When finished, a new option appears in the Navigation Pane, the Cluster Shared Volumes. When you select this you can add the CSV storage. This should be an empty disk that’s already in the cluster. Select the “Add Storage” option in the Actions Pane. Select the 500GB disk and click OK to continue. The disk will now be added as a CSV disk in the cluster.

942-JW7.JPG

Figure 7. The CSV Storage in the Failover Cluster Manager.

The CSV will not appear as a separate disk with a separate drive letter, but it will appear as a directory on the local C:\ drive, in this case C:\ClusterStorage\Volume1.

As stated before, the CSV storage will only be available for Hyper-V, although the CSV storage will appear on both Cluster Nodes at the same time. In Figure 7 you can see that CLUSTERNODE-1 is the owner of the actual disk resource. When you try to open Windows Explorer on CLUSTERNODE-2 it will fail, although you can see it in Windows Explorer. Using the CSV storage with Hyper-V Manager is not a problem though.

Using Hyper-V with CSV storage

To use Hyper-V with the CSV storage, the Hyper-V settings need to be changed. Both the Virtual Hard Disks as well as the Virtual Machines need to be configured to use the CSV storage.

Open the Hyper-V Manager on both Cluster Nodes and select “Hyper-V Settings…” in the Actions Pane. Enter the proper directory locations, for example:

  • C:\ClusterStorage\Volume1\Hyper-V\Virtual Hard Disk
  • C:\ClusterStorage\Volume1\Hyper-V

942-JW8.JPG

Figure 8. Change the Hyper-V settings to use the CSV Storage

Hyper-V is now ready to use the CSV storage and is able to Live Migrate VM’s from one Cluster Node to another Cluster Node.

In the Hyper-V Manager, create a new Virtual Machine and make sure that it uses the directory as configured in the previous step. Configure the Virtual Machine as needed and continue the installation of the Virtual Machine.

After installation of the Virtual Machine, shut it down and open the Windows Server 2008 Failover Cluster Manager.
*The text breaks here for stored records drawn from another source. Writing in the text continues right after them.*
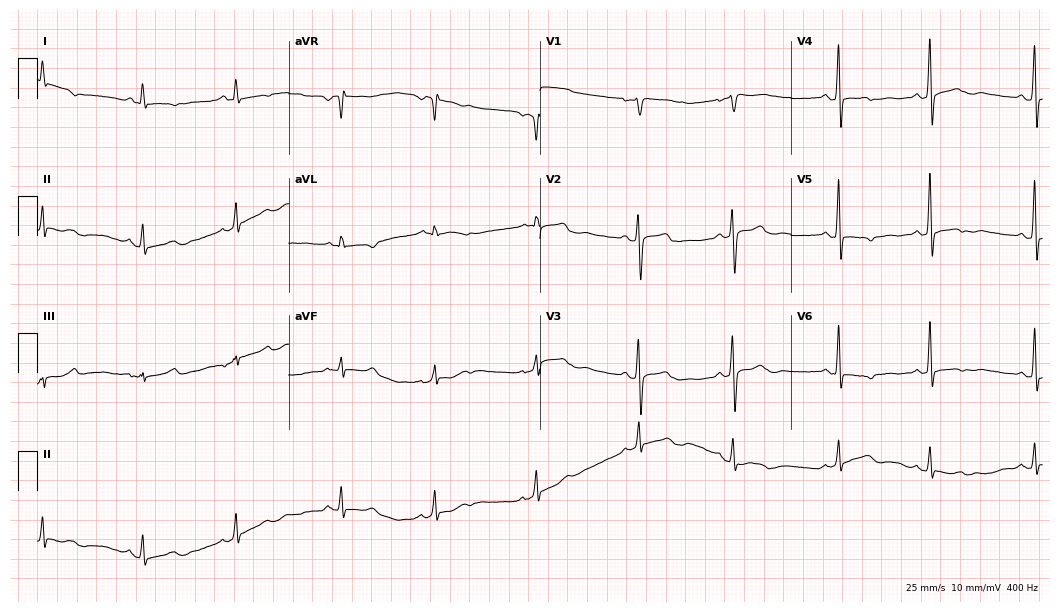
Resting 12-lead electrocardiogram. Patient: a woman, 28 years old. None of these six findings is recorded: first-degree AV block, right bundle branch block, left bundle branch block, sinus bradycardia, atrial fibrillation, sinus tachycardia.
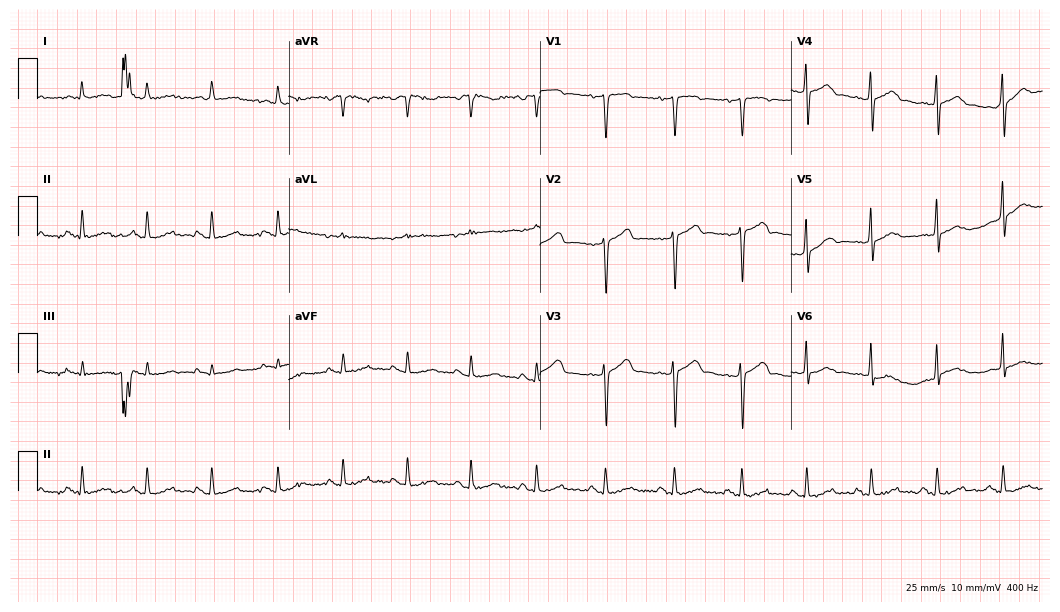
Electrocardiogram, a male, 64 years old. Of the six screened findings (first-degree AV block, right bundle branch block, left bundle branch block, sinus bradycardia, atrial fibrillation, sinus tachycardia), none is recorded.
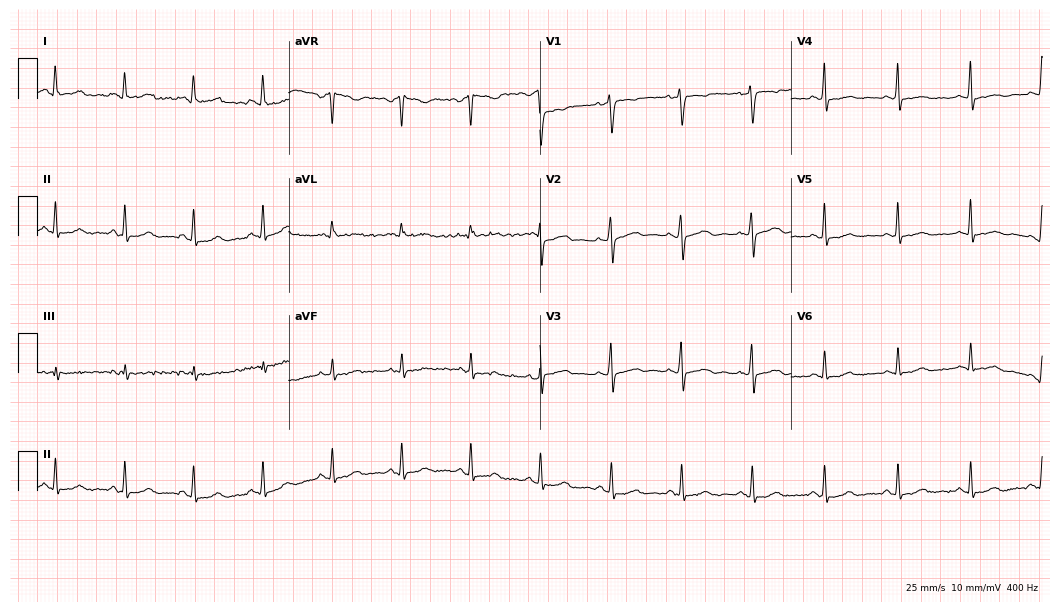
Standard 12-lead ECG recorded from a 48-year-old woman. None of these six findings is recorded: first-degree AV block, right bundle branch block (RBBB), left bundle branch block (LBBB), sinus bradycardia, atrial fibrillation (AF), sinus tachycardia. Other findings, if any, are not listed.
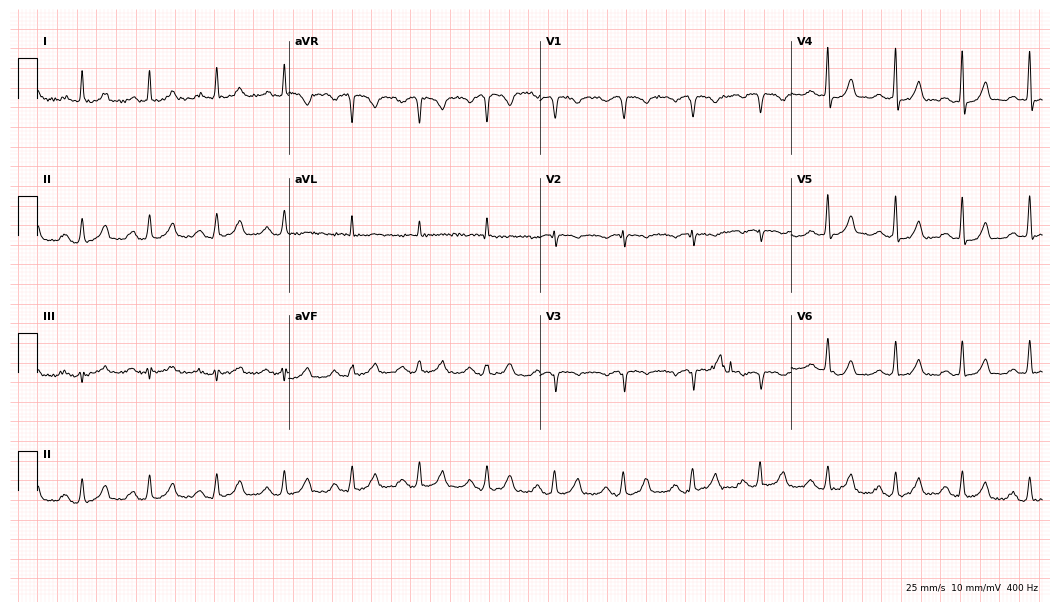
12-lead ECG from a man, 75 years old (10.2-second recording at 400 Hz). No first-degree AV block, right bundle branch block (RBBB), left bundle branch block (LBBB), sinus bradycardia, atrial fibrillation (AF) or sinus tachycardia recorded for this tracing. Findings outside these six are not listed.

Under the Cluster Name, select the “Services and applications” node and in the Actions Pane select “Configure a Service or Application”. In the “Select Service or Application” pop-up dialog select “Virtual Machine” and click Next. Select the Virtual Machine that was just created and click Next two times. Click Finish to end the High Availability Wizard.

The Failover Cluster Manager now takes over the control of the Virtual Machine. To start the Virtual Machine right click it in the Failover Cluster Manager and select “Start”. The Virtual Machine will now be started and after some time you’ll be able to connect to the Virtual Machine.

To Live Migrate the Virtual Machine from one Cluster Node to another Cluster Node, open the Failover Cluster Manager and select the Virtual Machine. In the Actions Pane select “Live migrate virtual machine to another node” and select an available Cluster Node (CLUSTERNODE-2 in Figure 9).

942-JW9.JPG

Figure 9. Live Migrate a Virtual Machine to another Cluster Node.

Connected Clients will not notice that the Virtual Machine failed over to another Cluster Node!

Note. If you use a Private Network for Internal Cluster Communications, make sure that you’ve enabled the “Client for Microsoft Networks” and the “File and Printer Sharing for Microsoft Networks”. If you do not enable this option, Live Migration of Virtual Machines will fail.

Conclusion

When using the Live Migration feature in Hyper-V R2, it is now possible to failover a Virtual Machine without any downtime, which was not possible in the first release of Hyper-V. The issues you have to be aware of are the Network Settings and the fact that Cluster Shared Volumes are only available to Hyper-V and not to any other service running on the Hyper-V server.

Management of the Hyper-V cluster will even be easier when using System Center Virtual Machine Manager 2008 R2, but that’s beyond the scope of this article.